Meniscus tears for dancers: symptoms, recovery, and strengthening exercises

Through my years of dancing, the most devastating injury I've ever had was a right inner meniscus tear that I experienced in the week leading up to a competition in 2008. I still know the exact move that led me to that permanent injury (don't turn your knee in too sharply!) In case you get lost about where the meniscus is and what it does, take a look at my post on the anatomy of the knee for dancers for a more detailed explanation.

In this post, I'll talk about my experiences with my meniscus tear, including the symptoms, how I managed to deal with the pain, and the exercises that I did to get my knee back to (almost) full strength.

dancer meniscus tear knee injury

Symptoms - aka, "Do I have a meniscus tear?"

1. The most obvious injury is pain in the knee. Unfortunately, this description is not very diagnostic, as a lot of injuries from minor bruises to severe ACL tears can produce this symptom, so I'll just assume you're aware of this point already. The pain is often sharp and very localized in one area.

2. The knee "locks up" until you move it in a certain way. When the knee is "locked," it feels painful or unstable until it is "freed" again. This tends to happen after the knee remains inactive for a long period of time, as in driving or sitting still for hours, or when first waking up. For me, I discovered a specific pattern of motion to unlock my knee. First, while keeping the knee bent, bring it up towards the chest. Unbend the knee, kicking outward, while lowering the foot back to the ground. The exact motion will differ depending on your meniscus tear.
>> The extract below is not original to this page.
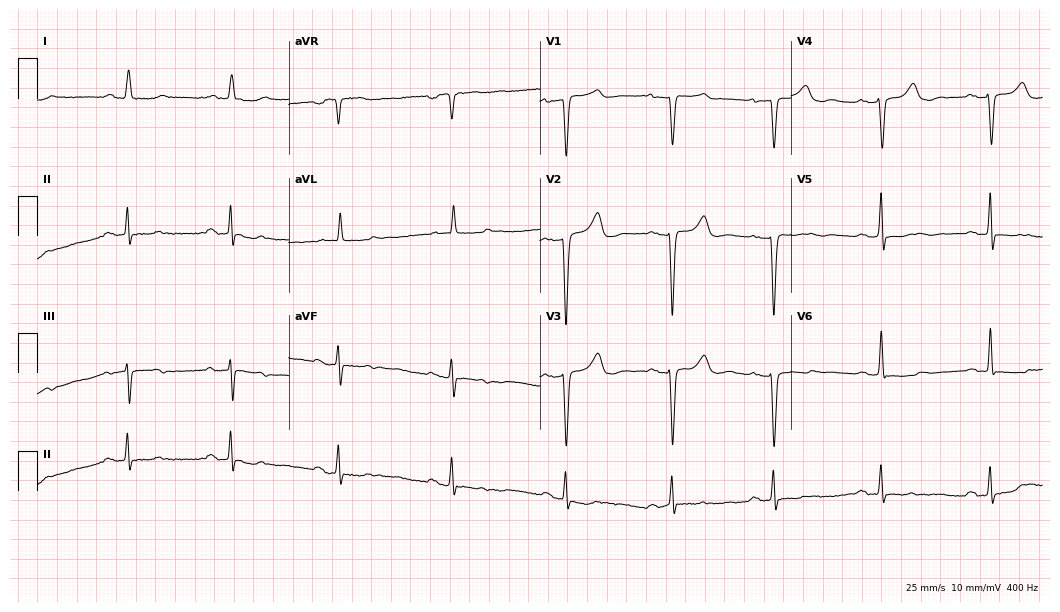
Electrocardiogram (10.2-second recording at 400 Hz), a female, 66 years old. Of the six screened findings (first-degree AV block, right bundle branch block, left bundle branch block, sinus bradycardia, atrial fibrillation, sinus tachycardia), none is recorded.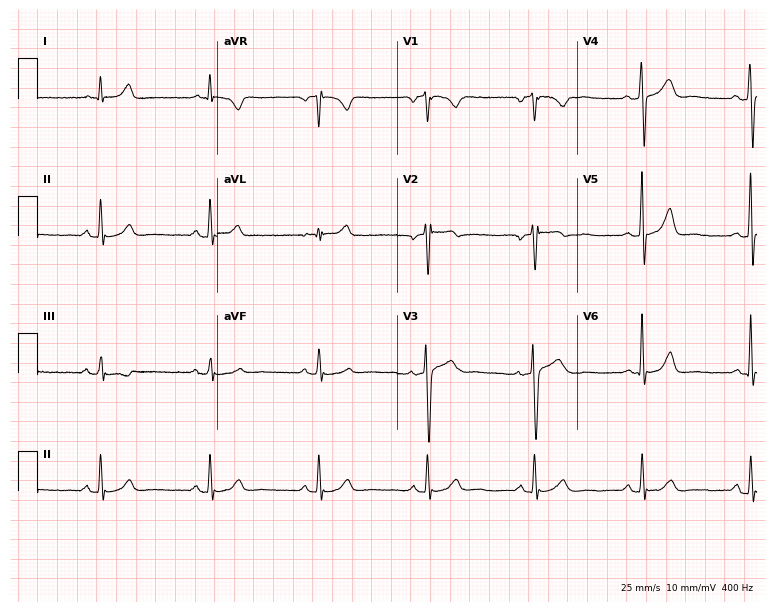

3. Difficulty bending completely, or a decreased range of motion. For many meniscus tear injuries, you will be losing a range of motion. For example, I can't bend my knee any more than 30 degrees without causing a sharp pain. As such, my movements are limited on this half of my body. Wearing a knee brace during rehearsals and performance always helped.

4. It hurts going down stairs. This symptom is similar for several knee injuries, but the pain tends to persist for a long period of time. I find it difficult to walk down stairs without holding on the rail, and I put a lot of weight into my stronger knee when descending. This is almost a hallmark symptom for a meniscus tear, so keep an eye out for it!

Recovery exercises

Short of surgery, which is risky, expensive, and not guaranteed to improve the knee, there are a handful of exercises that you can do to strengthen the muscles around the knee, hip, and back to compensate for the weakness.

1. Resistance heel slide. (Requires exercise bands) Lie down on your back, and place your foot into the resistance band as you hold the handles. Bend the knee, as your foot slides towards your body. Try to bring your knee as close to your body as you can, maximizing mobility - although early on you might not be able to bend much. Kick your foot away, pressing against the band until your leg is fully extended. Repeat 10 times daily. Make sure your knee is aligned with the direction of your foot; avoid twisting. If you experience pain, either use a lower resistance band or try the exercise without resistance.

2. Single Leg Calf Raise. Find a ledge where you can hold onto something for balance. A stairwell is a perfect place for this. Put the ball of your foot on the platform with the heel off the ledge. Lower your heel below the level of the step, and come up on your tiptoe (releve, for you dance folk!). Repeat 20-30 times, then switch legs. This is also a great exercise for improving the small muscles around your ankle that help your balance.